The Chile Open (also known as the Chile Dove Men+Care Open for sponsorship reasons) is a professional men's tennis tournament played on outdoor red clay courts in Santiago, Chile. The tournament was originally founded as the Chile International Championships in 1930. In its history it was held alternately in Viña del Mar city and in 2010, Colina. It is part of the ATP Tour 250 of the Association of Tennis Professionals (ATP) Tour and part of the four-tournament Golden Swing.

History
In 1992, Brazil suspended its three ATP tournaments. When the ATP resolved to keep these tournaments in Latin America, brothers Jaime and Álvaro Fillol decided to buy the organizing rights to hold one of these events in Chile. The first edition was held in Santiago in November 1993. In 1999, it was not held, due to the ATP's decision to reschedule the event to February 2000. In 2001, the tournament was moved to Viña del Mar. The event moved back to Santiago in 2010, eventually returning to Viña del Mar in 2012.

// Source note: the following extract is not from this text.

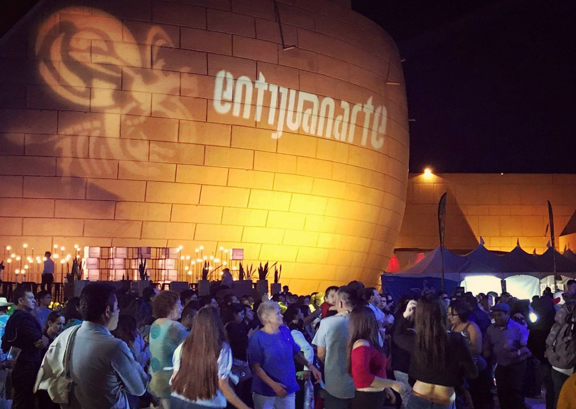 El festival artístico y cultural con mayor trascendencia en el norte del país. Entijuanarte es un festival cultural que se fundó en 2005, se celebra la primera semana de Octubre, esta fundación surge como proyecto de vocación cultural desde la sociedad civil. Surge como una necesidad social y cultural. Ante la problemática social que se vivía en la ciudad de Tijuana el objetivo de entijuanarte era que sus acciones generarán una visión diferente. Este festival Cultural ha logrado el desarrollo y la coexistencia de múltiples propuestas artísticas para una misma sociedad mediante un amplio programa de actividades y de fomento a la comprensión, investigación y desarrollo artístico a través de diversos espacios de intercambio y diálogo, ha estimulado el acercamiento y la reflexión sobre las manifestaciones socio-culturales actuales; ha creado una forma de vivir en la frontera. La intervención urbana y demás manifestaciones artísticas que caracterizan a esta zona norte de México son el performance, el arte urbano, la fotografía, la danza, la literatura, el teatro, la poesía, la música, el cine. Este proceso nos ha unido como región, que a su vez es un espejo creativo de nuestro país. Entijuanarte integra un programa que brinda capacitaciones, asesorías, talleres encaminados hacia el desarrollo del emprendedurismo Cultural, con lo cual se busca impulsar a pequeñas y medianas empresas de diseño creativo. .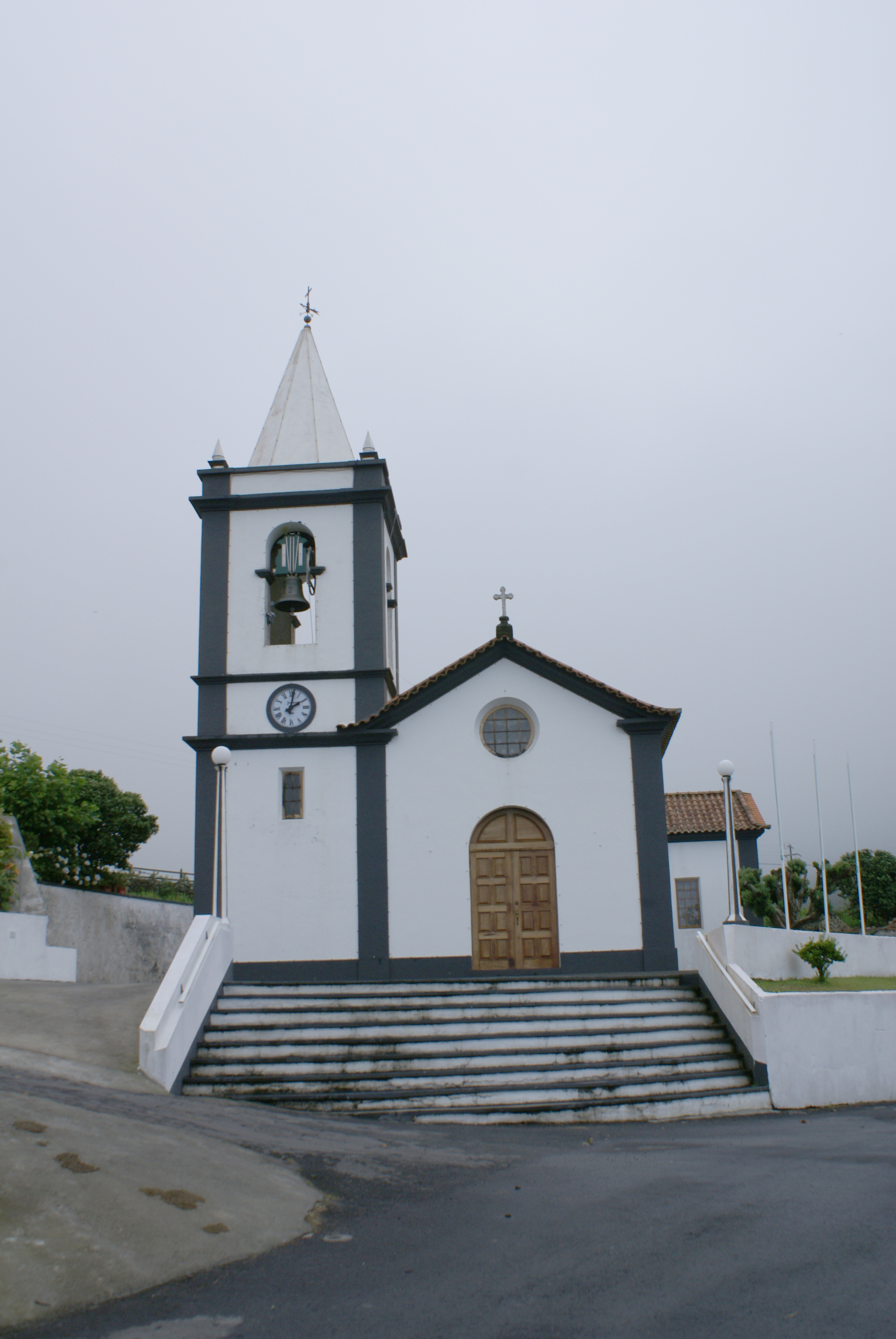 Igreja de Santa Ana, Beira, Velas, Ilha de São Jorge

For the 2007 edition, the tournament switched to a 24-player round robin format. After problems with this format were discovered in other tournaments, the ATP decided to revert all round-robin events to the old play-off format. Thus, from the year 2008, the tournament was back to its old 32-player draw scheme.

After many sponsorship renewing attempts, the tournament was folded mid-year after the 2014 edition and the tournament moved to Ecuador.

Many top-ten players participated in this tournament, including Mats Wilander, Jim Courier, Jiří Novák, Marcelo Ríos, Carlos Moyà, Gustavo Kuerten, Àlex Corretja, Tommy Haas, Magnus Norman, Sergi Bruguera, Guillermo Coria, David Nalbandian, Gastón Gaudio, Fernando González, Tommy Robredo, Nicolás Lapentti, Álbert Costa, Alberto Berasategui, Emilio Sánchez, Guillermo Cañas, Mariano Puerta, Nicolás Massú, David Ferrer, Fernando Verdasco, Juan Mónaco, Rafael Nadal, and Félix Mantilla.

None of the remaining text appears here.